The paper and the public data-mining tool come as Google’s broader book-digitization effort remains in legal limbo. Authors and publishers have besieged that project, calling it copyright infringement, but a legal settlement has yet to be approved.

Asked how Google was protecting the copyright of the books in its new tool, a spokeswoman, Jeannie Hornung, said the publicly available data sets “cannot be reassembled into books.”

Just because the the data sets “cannot be assembled into books” does not make Google’s copy of the book any more legitimate.

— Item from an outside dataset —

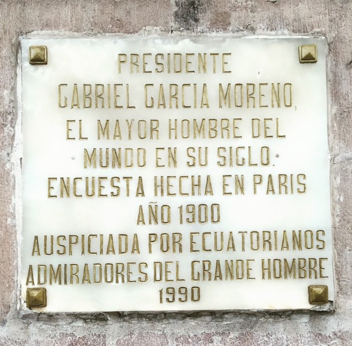 Gabriel García Moreno fue declarado en Francia como el hombre del siglo XIX inclusive por encima de Napoleón
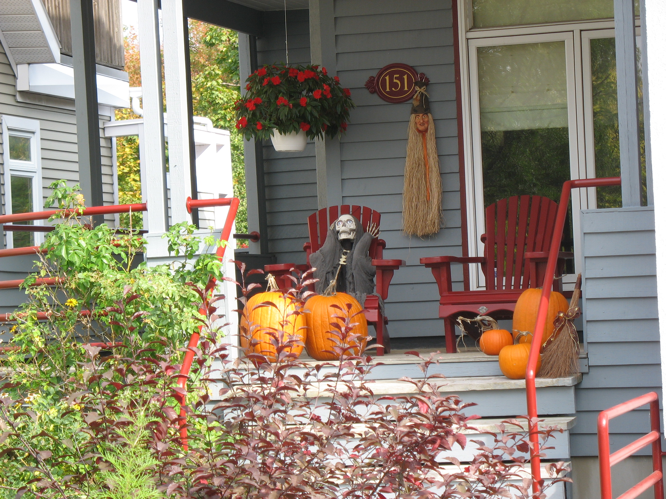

In producing copies of my entire book the University of Wisconsin and Google infringed my copyrights, regardless of the uses they made of those copies.

Douglas Fevens, Halifax, Nova Scotia— The University of Wisconsin, Google, & Me


“In producing copies of my entire book the University of Wisconsin and Google infringed my copyrights, regardless of the uses they made of those copies.”

No matter how many times you say this (and you must have said it a hundred times so far), it doesn’t make this statement true. Asserting it one more time does nothing to advance anyone’s understanding of the issues in the case.


It’s also a tool for finding bad date metadata in Google’s corpus, but it doesn’t appear to have been used that way.


My response to Peter Hirtle’s comment above.


Geoffrey Nunberg’s essay is smart (and laugh-out-loud funny, too). Google has given us a nifty new tool, not a new science.


Did Google actually proof the OCR for this database? They don’t seem to have done it from the scanned books per se, judging from the public-domain ones.


Frances Grimble: Did Google actually proof the OCR for this database?

I don’t believe that human proofreading is part of Google’s normal workflow for scanned books.